☁ Chapitre 35 ☁
Cela faisait deux mois que la première année de collège avait débutée. Lauren était assise sur un banc de la cour de récréation du collège. Elle était seule, Sarah était rentrée chez elle pour manger. La petite brune enfonça ses mains dans les poches de son manteau. Elle était inquiète, elle ne voulait pas aller toute seule à la cantine. Elle cherchait timidement des yeux une tête connue.
- «Salut !»
Lauren leva la tête. Une fille de son âge était debout près d'elle.
- «Salut...» murmura la petite timide.
- «T'es toute seule ? Ça tombe bien car moi aussi !» s'exclama la fille en s'asseyant à côté d'elle.
Son entrain fit sourire Lauren. Cette fille avait l'air d'être son total opposé, elle n'avait pas sa langue dans sa poche.
- «Moi c'est Pauline, et toi ?»
- «Lauren. Tu vas manger avec des amies ?»
- «Bah non ! Je viens de te dire que j'étais toute seule. Mais on va manger ensemble !»
- «Ah, euh, d'accord.» fit Lauren avec soulagement.
A cet instant, un groupe de filles traversa la cour. Toutes surexcitées, elles parlaient fort, riaient en rejetant leurs longs cheveux en arrière comme des mini stars de télévision. Pauline les regardait avec attention.
- «Oh waw ! Y'en a une qui te ressemble comme deux gouttes d'eau, c'est fou. C'est ta sœur jumelle ?» interrogea-t-elle en désignant une fille aux cheveux bruns détachés dans le dos.

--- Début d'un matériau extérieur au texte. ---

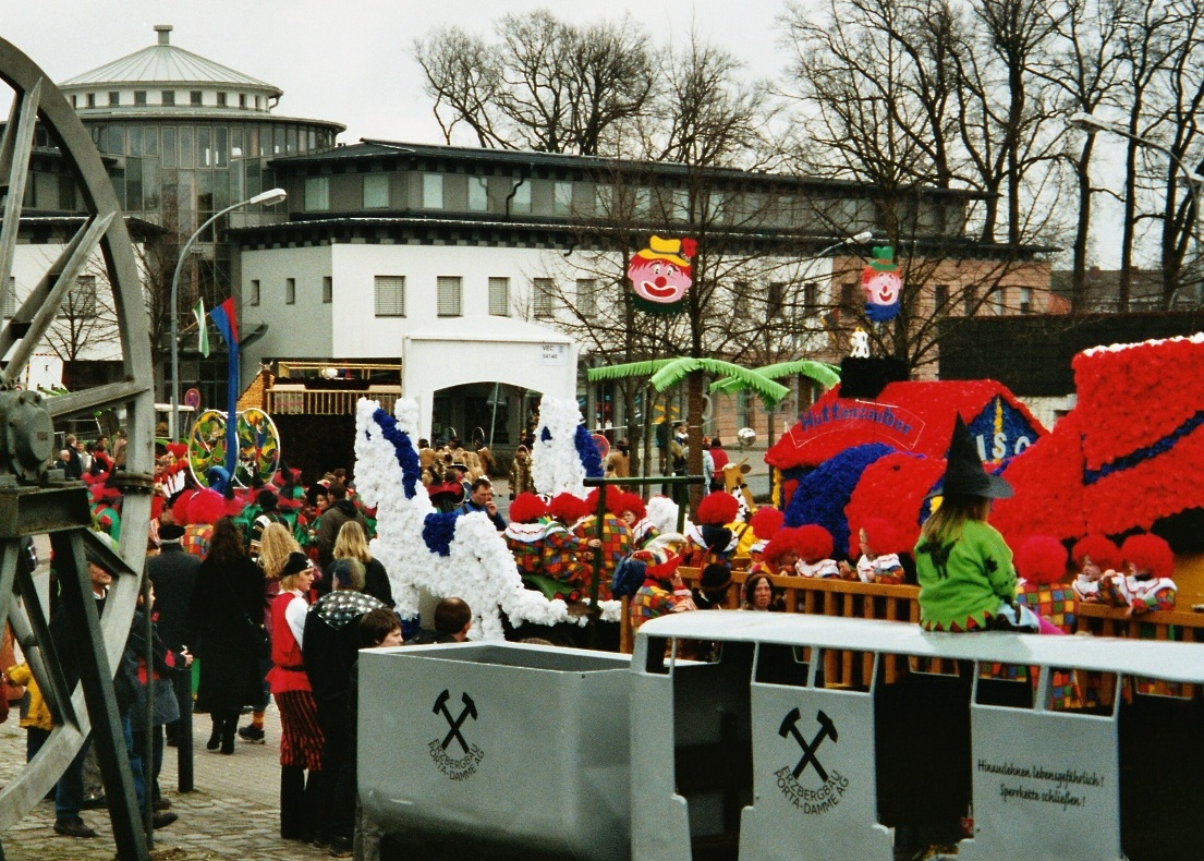 Carneval in Damme 2004
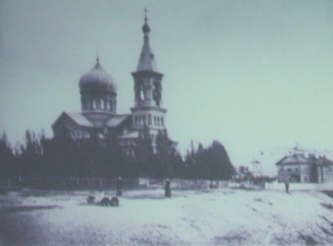 Сестрорецк СПб. Вид Петропавловской церкви
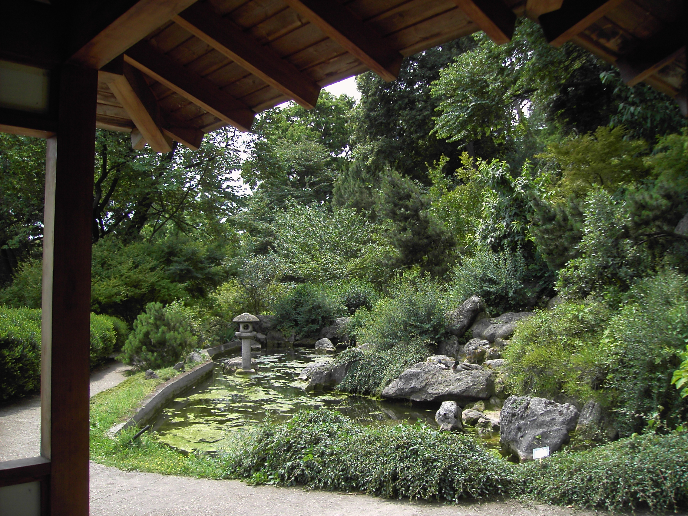 Roma , Orto botanico: il giardino giapponese
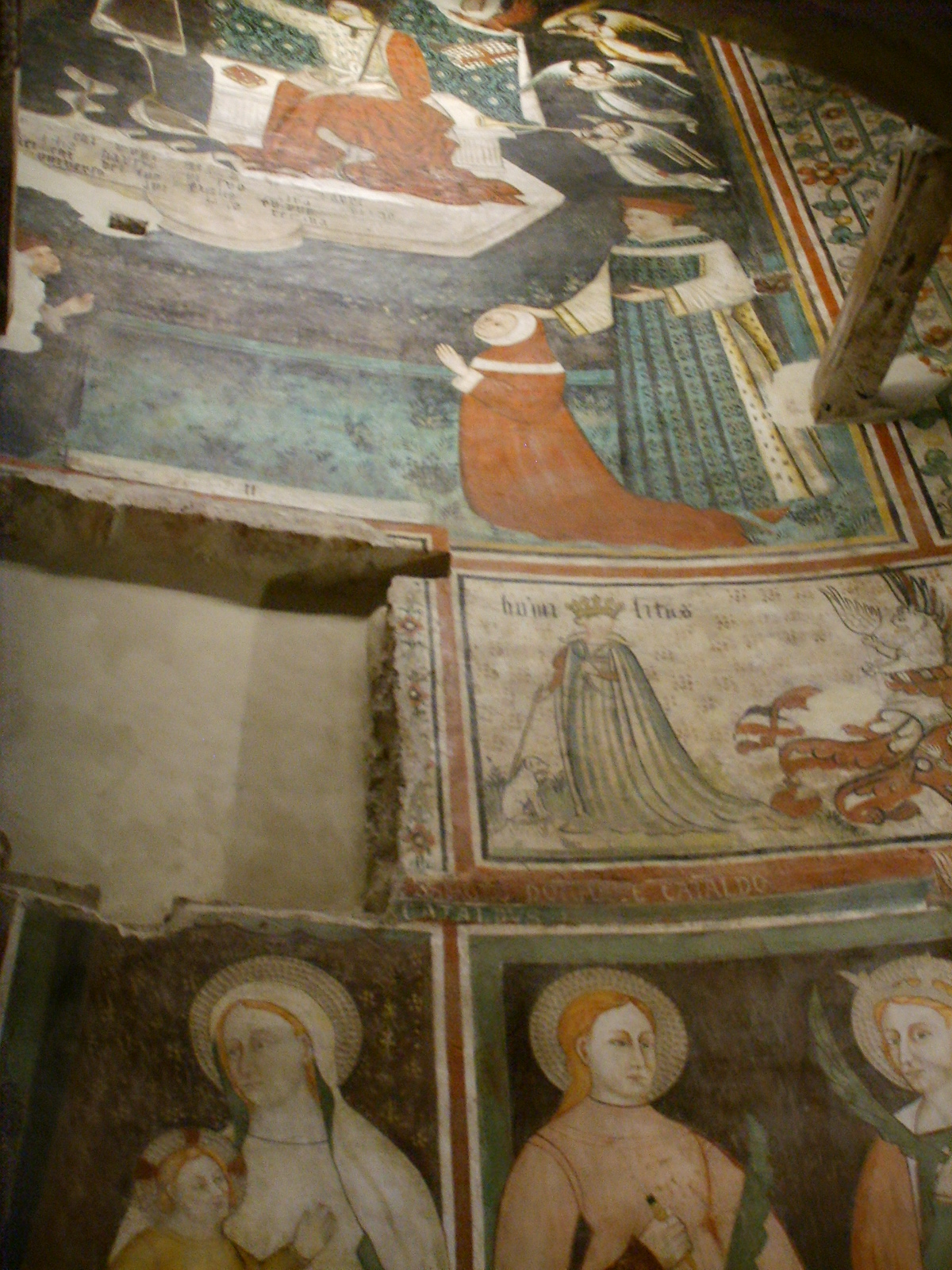 Cremona, duomo, interno
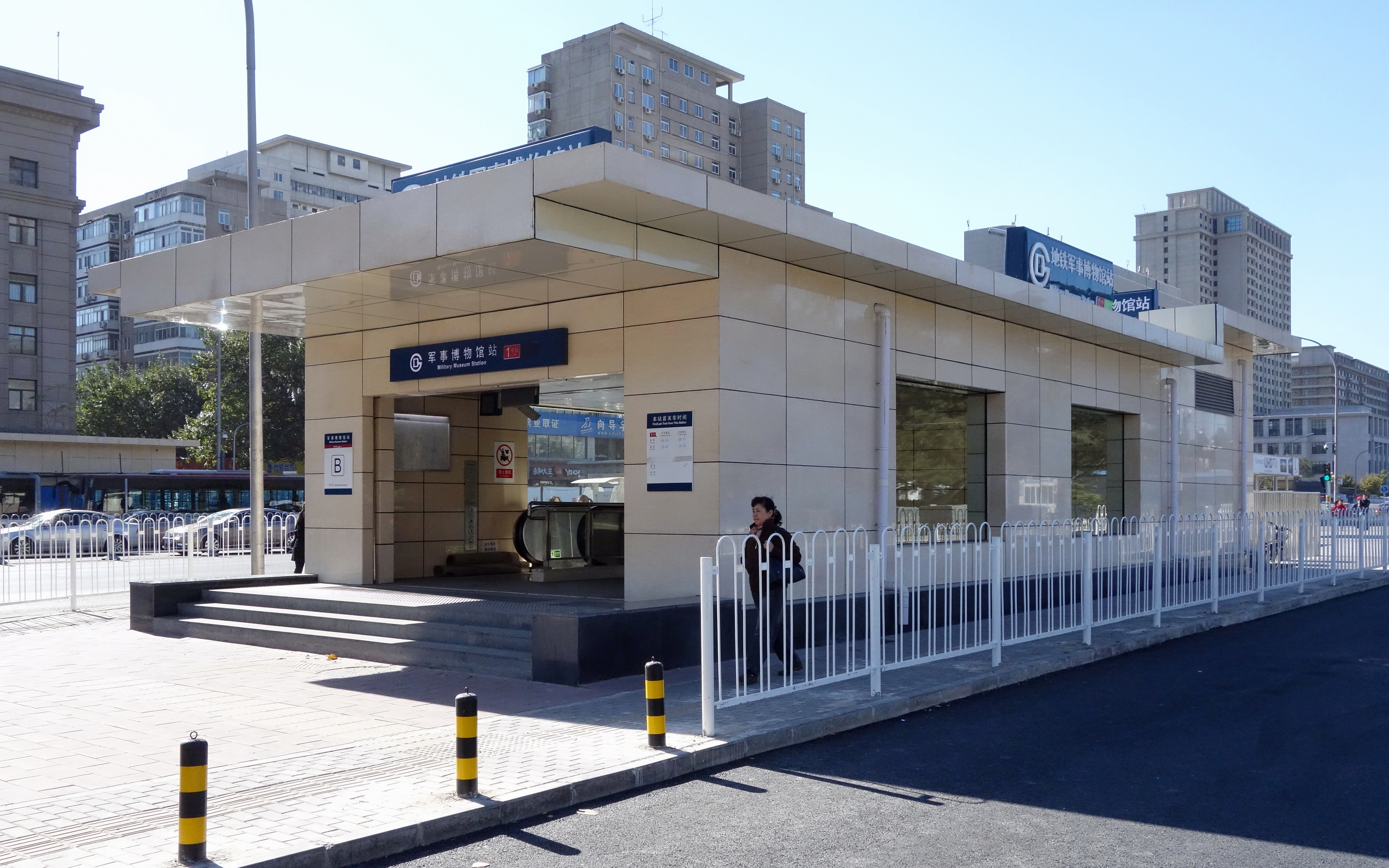 军事博物馆站东北 (B) 出入口
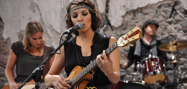 Gaby Moreno en Acceso Total.
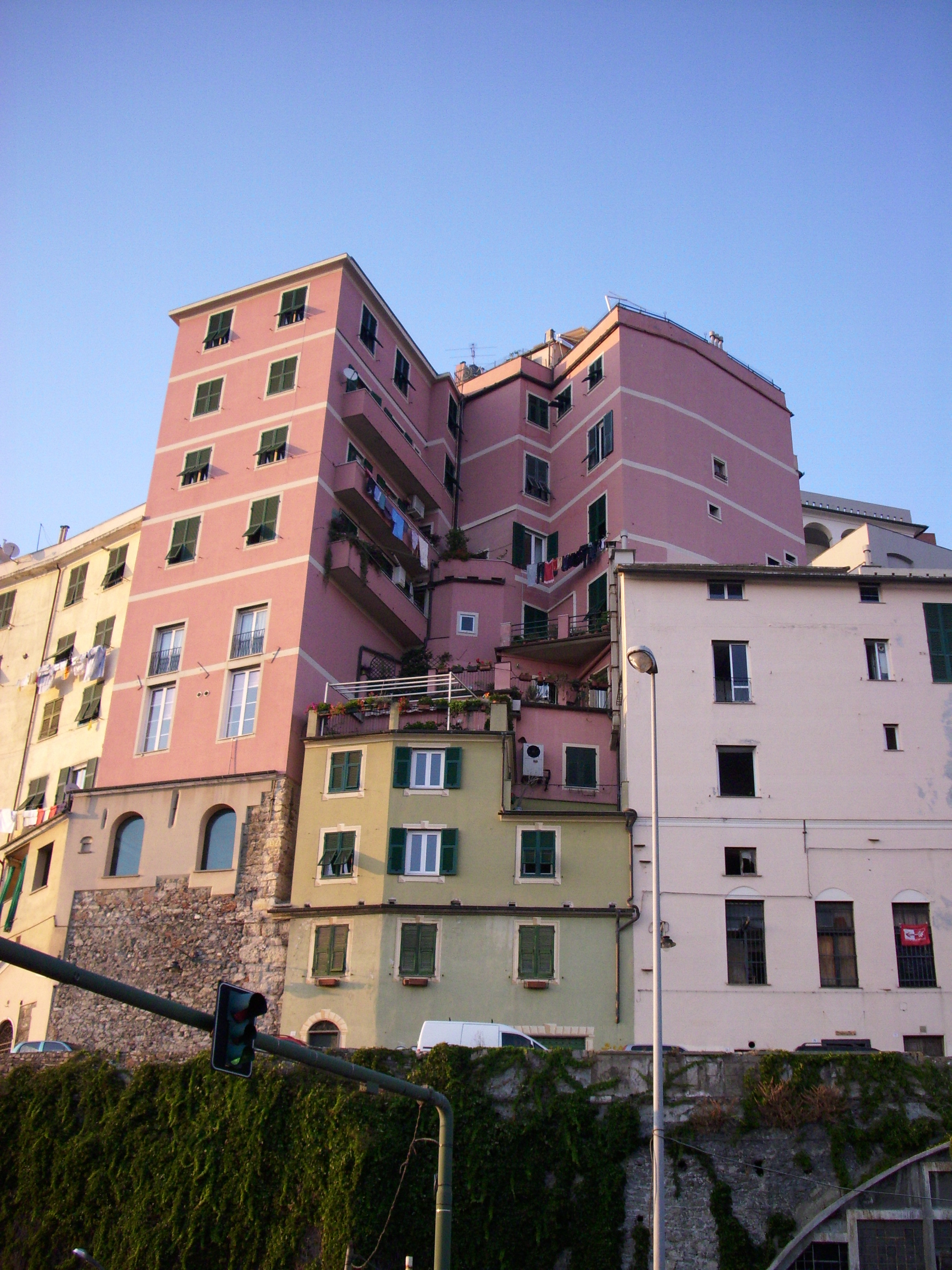 Palazzi in via Mura delle Grazie, a Genova. Particolare.

Lauren avait gardé les yeux baissés. Elle reconnaissait le rire de Maureen entre mille. D'ailleurs, elle connaissait tout par cœur chez sa sœur jumelle, son double. Pourtant depuis l'entrée au collège, elle avait la désagréable impression de s'éloigner d'elle. A moins qu'elle ne fut influencée par la dispute qu'elles avaient eue quelques jours auparavant ?
- «T'as l'air triste, ça va pas ?» s'étonna Pauline.
- «Je me suis disputée avec Maureen...» murmura Lauren qui avait besoin de se confier, les larmes lui montaient aux yeux.
- «C'est elle ? Ta soeur jumelle ?»
Lauren hocha la tête en reniflant. Pauline lui prit la main.
- «Elle doit être méchante pour te faire pleurer comme ça. Toi tu es toute gentille, ça se voit. Je t'ai déjà vu dans les couloirs et tu souris tout le temps ! Je suis sûre que c'est pas de ta faute. Tu dois pas te laisser faire. Ignore la ou sois méchante avec elle, toi aussi. Ça va lui faire comprendre, j'en suis sûre.»
Choquée, Lauren releva la tête. Pauline la fixait, un petit air suffisant sur le visage.
- «Mais...» répondit-elle d'une voix tremblante «Je ne peux pas faire ça... On va se réconcilier, on se réconcilie toujours.»
- «Désolée mais à mon avis c'est fini ça, Lauren. Si ta sœur commence comme ça, elle ne va pas s'arrêter là ! Elle va se faire des amis et elle va t'oublier. Regarde, elle t'a laissée toute seule aujourd'hui ! Alors qu'elle t'as vue, en plus. Ce n'est pas parce que vous êtes jumelles que tu dois lui ressembler. Vous êtes deux personnes différentes, elle l'a compris elle ! Alors toi aussi, laisse Maureen et deviens Lauren. Pour commencer, il faut te distinguer d'elle.»
Pauline retira alors l'élastique à son poignet et entreprit de rassembler en queue de cheval les mèches brunes qui tombaient dans le dos de Lauren.
Lauren ne bougeait plus. Ses mains étaient crispées sur les accoudoirs du fauteuil. Ces mots, Pauline les lui avait répété tous les jours depuis. Elle s'était faite une place dans la vie de Lauren en creusant l'écart entre les jumelles. Lauren avait peu à peu délaissé Maureen au profit de sa nouvelle meilleure amie. Finalement c'était Lauren qui s'était éloignée de sa sœur en premier. Pas l'inverse.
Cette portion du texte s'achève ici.